The output would be =

  _<_sre.SRE_Match object; span=(161, 227), match='JOB DESCRIPTION:   
   Public outreach and strengthen>

BUT if i type:-

    pattern = re.compile(r"REQUIRED QUALIFICATIONS:  .*")

I will get =

    match='REQUIRED QUALIFICATIONS:  \r'>  

Here is the text im trying to extract :

JOB RESPONSIBILITIES: \r\n- Working with the Country Director to provide environmental information\r\nto the general public via regular electronic communications and serving\r\nas the primary local contact to Armenian NGOs and businesses and the\r\nArmenian offices of international organizations and agencies;\r\n- Helping to organize and prepare CENN seminars/ workshops;\r\n- Participating in defining the strategy and policy of CENN in Armenia,\r\nthe Caucasus region and abroad.\r\nREQUIRED QUALIFICATIONS: \r\n- Degree in environmentally related field, or 5 years relevant\r\nexperience;\r\n- Oral and written fluency in Armenian, Russian and English;\r\n- Knowledge/ experience of working with environmental issues specific to\r\nArmenia is a plus.\r\nREMUNERATION:

how do i solve this problem? Thanks in advance.

sacuL
  • 49,704
  • 8
  • 81
  • 106
nabskim
  • 9
  • 1
  • 7
  • Dot, by default, does not match new lines.
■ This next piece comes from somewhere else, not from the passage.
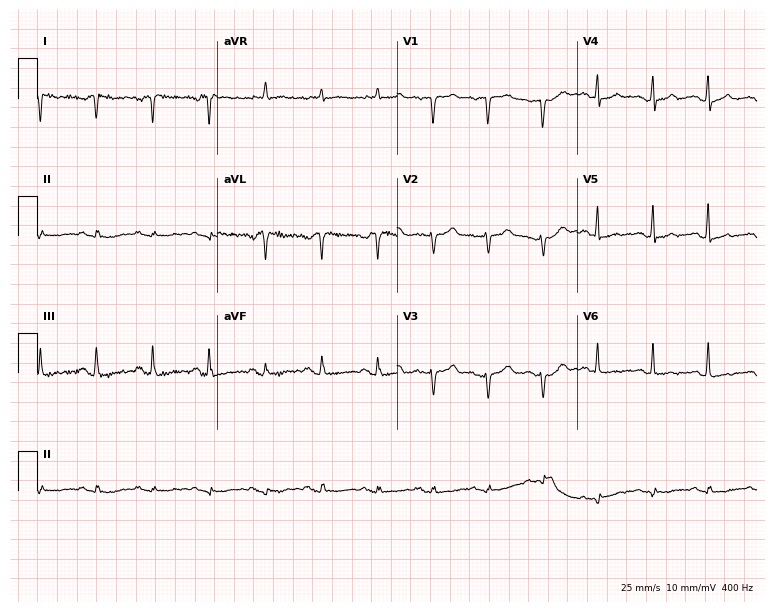
12-lead ECG from a 52-year-old female patient (7.3-second recording at 400 Hz). No first-degree AV block, right bundle branch block, left bundle branch block, sinus bradycardia, atrial fibrillation or sinus tachycardia recorded for this tracing.

You'll have to use the `re.DOTALL` modifier if you want such behavior, i.e. `pattern = re.compile(r"REQUIRED QUALIFICATIONS: .*", re.DOTALL)` – zwer Apr 04 '18 at 15:50
  • @zwer i tried using pattern = re.compile(r"REQUIRED QUALIFICATIONS: .*", re.DOTALL) but the output is not extracting the whole value its only taking match='REQUIRED QUALIFICATIONS: \r\n- Degree in environ> – nabskim Apr 04 '18 at 16:03

2 Answers2

0

You can use : Positive Lookbehind (?<=REQUIRED QUALIFICATIONS:)

code:

import re

text = """
JOB RESPONSIBILITIES:
- Working with the Country Director to provide environmental information

to the general public via regular electronic communications and serving

as the primary local contact to Armenian NGOs and businesses and the

Armenian offices of international organizations and agencies;

- Helping to organize and prepare CENN seminars/ workshops;

- Participating in defining the strategy and policy of CENN in Armenia,

the Caucasus region and abroad.
REQUIRED QUALIFICATIONS:

- Degree in environmentally related field, or 5 years relevant

experience;

- Oral and written fluency in Armenian, Russian and English;

- Knowledge/ experience of working with environmental issues specific to

Armenia is a plus.

REMUNERATION:
"""





pattern =r'(?<=REQUIRED QUALIFICATIONS:)(\s.+)?REMUNERATION'

print(re.findall(pattern,text,re.DOTALL))

output:

['\n\n- Degree in environmentally related field, or 5 years relevant\n\nexperience;\n\n- Oral and written fluency in Armenian, Russian and English;\n\n- Knowledge/ experience of working with environmental issues specific to\n\nArmenia is a plus.\n\n']

regex information:

Positive Lookbehind (?<=REQUIRED QUALIFICATIONS:)
Assert that the Regex below matches


*REQUIRED QUALIFICATIONS*:   matches the characters REQUIRED *QUALIFICATIONS*:                literally (case sensitive)
*1st Capturing Group*        (\s.+)?
*? Quantifier* —             Matches between zero and one times, as 
                             many times as possible, giving back as 
                             needed (greedy)
*\s*                         matches any whitespace character (equal to 
                             [\r\n\t\f\v ])
*.+*                         matches any character 
*+* Quantifier —             Matches between one and unlimited times, 
                             as many times as possible, giving back as 
                             needed 
Aaditya Ura
  • 12,007
  • 7
  • 50
  • 88
0

You may try this regex which is same with yours except that this includes an inline modifier, (?s) ( Single-line or Dot-all modifier which enables dot(.) indicate all characters including vertical white spaces , newline([\n\r]), etc so that enables manipulating multiple lines texts as like single line string.)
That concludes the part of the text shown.